Synchronisation under shocks: The Lévy Kuramoto model

We study the Kuramoto model of identical oscillators on Erdős–Rényi (ER) and Barabasi–Alberts (BA) scale free networks examining the dynamics when perturbed by a Lévy noise. Lévy noise exhibits heavier tails than Gaussian while allowing for their tempering in a controlled manner. This allows us to understand how 'shocks’ influence individual oscillator and collective system behaviour of a paradigmatic complex system. Skewed α-stable Lévy noise, equivalent to fractional diffusion perturbations, are considered, but overlaid by exponential tempering of rate λ. In an earlier paper we found that synchrony takes a variety of forms for identical Kuramoto oscillators subject to stable Lévy noise, not seen for the Gaussian case, and changing with α: a noise-induced drift, a smooth α dependence of the point of cross-over of synchronisation point of ER and BA networks, and a severe loss of synchronisation at low values of α. In the presence of tempering we observe both analytically and numerically a dramatic change to the α<1 behaviour where synchronisation is sustained over a larger range of values of the ‘noise strength’ σ, improved compared to the α>1 tempered cases. Analytically we study the system close to the phase synchronised fixed point and solve the tempered fractional Fokker–Planck equation.
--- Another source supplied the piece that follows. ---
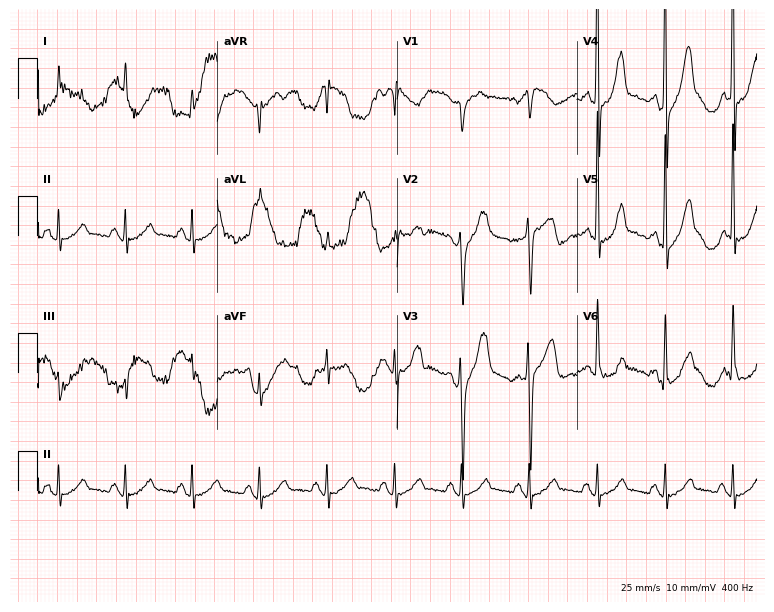
12-lead ECG from a man, 56 years old. No first-degree AV block, right bundle branch block, left bundle branch block, sinus bradycardia, atrial fibrillation or sinus tachycardia recorded for this tracing. Only these six findings were labelled.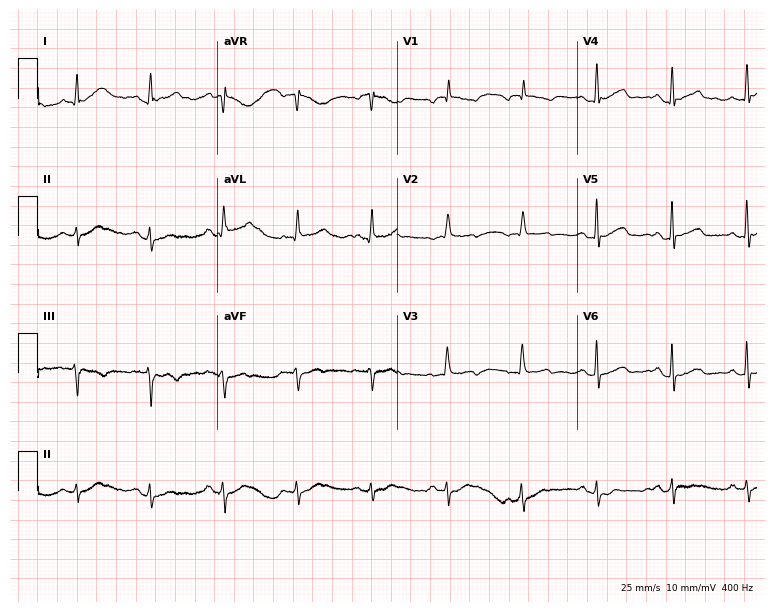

There we observe that densities show stronger support in the basin of attraction at low α for fixed coupling, σ and tempering λ. We then perform numerical simulations for networks of size N=1000 and average degree d̄=10. There, we compute the order parameter r as a function of σ for fixed α and λ and observe values of r≈1 over larger ranges of σ for α<1 and λ≠0. In addition we observe drift of both positive and negative slopes for different α and λ when native frequencies are equal, and confirm a sustainment of synchronisation down to low values of α. We propose a mechanism for this in terms of the basic shape of the tempered stable Lévy densities for various α and how it feeds into Kuramoto oscillator dynamics and illustrate this with examples of specific paths.